Plea to ease[at]cryptocurrency[at]rules rebuffed




> *THE Ministry of Finance is holding firm against efforts for a draft bill on the regulation of digital currencies to be watered down, especially with the imposition of a 15 per cent withholding tax on transactions.*


good luck making any money with those rules

----------


## Munted

Be careful out there - a lot of ETH pairs completely losing it

----------


## Munted

> and if that wasn't bad enough they plan to implement a 15% withholding tax on transactions
> 
> Plea to ease[at]cryptocurrency[at]rules rebuffed
> 
> THE Ministry of Finance is holding firm against efforts for a draft bill on the regulation of digital currencies to be watered down, especially with the imposition of a 15 per cent withholding tax on transactions.
> good luck making any money with those rules


Does make it inconvenient. Well, I am sure there are other jurisdictions who will welcome the bitcoin millionaires.

----------


## Munted

20:00 UTC. Lots of sideways action from the better quality alts. A good number of the more shit coins haven't been able to hold  their value. As per the above post X2, some are tanking it. IMO this is due to the considerable froth generated by BTC  testing the 10k. Players are moving funds from alt to BTC. Take any random selection of depth and you will discover there are a lot of massive sell walls out there. 

The fundamentals are suggesting there is not a great deal of interest outside of the clique. Google search terms and new wallet registrations are nothing at the levels seen prior to the December 2017 fomo.

Once the 10k is convincingly smashed, we may see a difference in the fundamentals,  as  it often said that retail speculators love a big round number. Watch this space. 

Big profit taking at the moment, many yanks selling off into fiat before hitting the hay. Also weekend, so often not as active. And those sell walls are taking some time to get through.

All in all I am reading a lot of pre-fomo froth on the BTC. Certainly not enough substance to bet your shirt on at the moment but perhaps a slightly better gamble than the Santa Anita races today.

You might be better off just selling out to fiat and waiting for a more opportune moment.

BULLISH ENGULFING HITS, due diligence required.



Not so many as yesterday, another indication of a market turn.

----------


## Munted

20:00 UTC: Saw a good size correction of BTC during the day, making a lower low on the 4 hr chart.  Hopefully the Asian market can push back overnight. 

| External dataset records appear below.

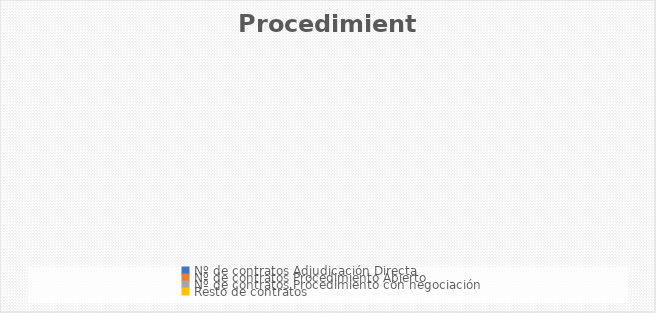
| Category | Series 0 |
|---|---|
| Nº de contratos Adjudicación Directa | 0 |
| Nº de contratos Procedimiento Abierto | 0 |
| Nº de contratos Procedimiento con negociación | 0 |
| Resto de contratos | 0 |
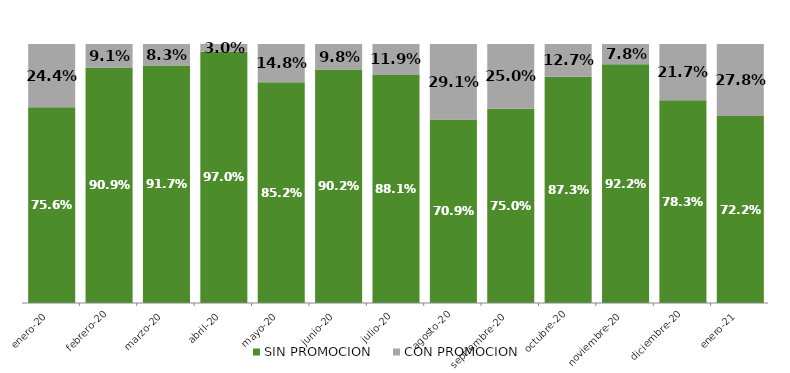
| Category | SIN PROMOCION   | CON PROMOCION   |
|---|---|---|
| 2020-01-01 | 0.756 | 0.244 |
| 2020-02-01 | 0.909 | 0.091 |
| 2020-03-01 | 0.917 | 0.083 |
| 2020-04-01 | 0.97 | 0.03 |
| 2020-05-01 | 0.852 | 0.148 |
| 2020-06-01 | 0.902 | 0.098 |
| 2020-07-01 | 0.881 | 0.119 |
| 2020-08-01 | 0.709 | 0.291 |
| 2020-09-01 | 0.75 | 0.25 |
| 2020-10-01 | 0.873 | 0.127 |
| 2020-11-01 | 0.922 | 0.078 |
| 2020-12-01 | 0.783 | 0.217 |
| 2021-01-01 | 0.722 | 0.278 |
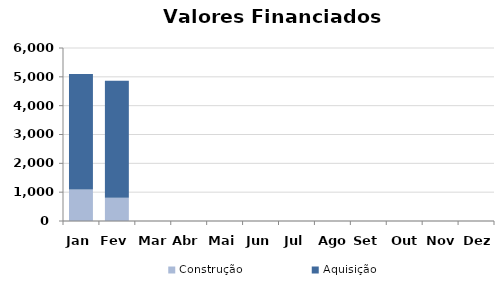
| Category | Construção | Aquisição  |
|---|---|---|
| Jan | 1091.225 | 4005.43 |
| Fev | 806.874 | 4059.044 |
| Mar | 0 | 0 |
| Abr | 0 | 0 |
| Mai | 0 | 0 |
| Jun | 0 | 0 |
| Jul | 0 | 0 |
| Ago | 0 | 0 |
| Set | 0 | 0 |
| Out | 0 | 0 |
| Nov | 0 | 0 |
| Dez | 0 | 0 |

If, as suggested above,  you did get out into the relative safe haven of exchange fiat you should probably stay there for a while. Yes,  BTC is crawling back up, but at a pace less than convincing. Additionally, it is  below the major trend line by about a margin of 1 - 1.5%. 

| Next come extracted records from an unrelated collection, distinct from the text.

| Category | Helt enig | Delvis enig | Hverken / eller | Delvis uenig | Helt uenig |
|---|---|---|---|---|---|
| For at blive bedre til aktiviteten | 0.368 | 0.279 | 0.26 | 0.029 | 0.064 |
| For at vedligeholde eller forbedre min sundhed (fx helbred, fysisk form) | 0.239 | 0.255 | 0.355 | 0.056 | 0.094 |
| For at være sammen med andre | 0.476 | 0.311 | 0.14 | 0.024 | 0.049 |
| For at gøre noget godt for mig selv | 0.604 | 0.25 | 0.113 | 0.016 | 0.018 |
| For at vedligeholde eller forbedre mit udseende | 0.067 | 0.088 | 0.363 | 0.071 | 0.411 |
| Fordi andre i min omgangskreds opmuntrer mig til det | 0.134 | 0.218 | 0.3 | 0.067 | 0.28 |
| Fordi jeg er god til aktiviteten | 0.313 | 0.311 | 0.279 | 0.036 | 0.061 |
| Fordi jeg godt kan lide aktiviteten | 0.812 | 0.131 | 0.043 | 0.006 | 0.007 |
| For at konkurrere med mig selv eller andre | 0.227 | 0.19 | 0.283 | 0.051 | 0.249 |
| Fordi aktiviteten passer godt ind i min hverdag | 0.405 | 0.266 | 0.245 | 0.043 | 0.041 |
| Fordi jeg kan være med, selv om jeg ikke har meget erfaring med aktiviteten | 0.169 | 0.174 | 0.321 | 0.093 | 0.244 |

BULLISH ENGULFING HIT, due diligence required.

- BCHUSD , presently selling for $1705

----------


## Munted

20:00 UTC: A brief rally by BTC might indicate a bounce off a weak support of $9240 or thereabouts. This was established with no real substance around the end of May. 
 But the rally is quite weak, considering the bulls have had all day to have a go and there is only 4 hrs to go to the end of the UTC  day.

Some chart analysts suggest that a more realistic number is around $9100. 

I would be inclined to start layering my buys from this point  

Although one positive is that USD pairs are trending up, often a canary as to which way BTC will go. 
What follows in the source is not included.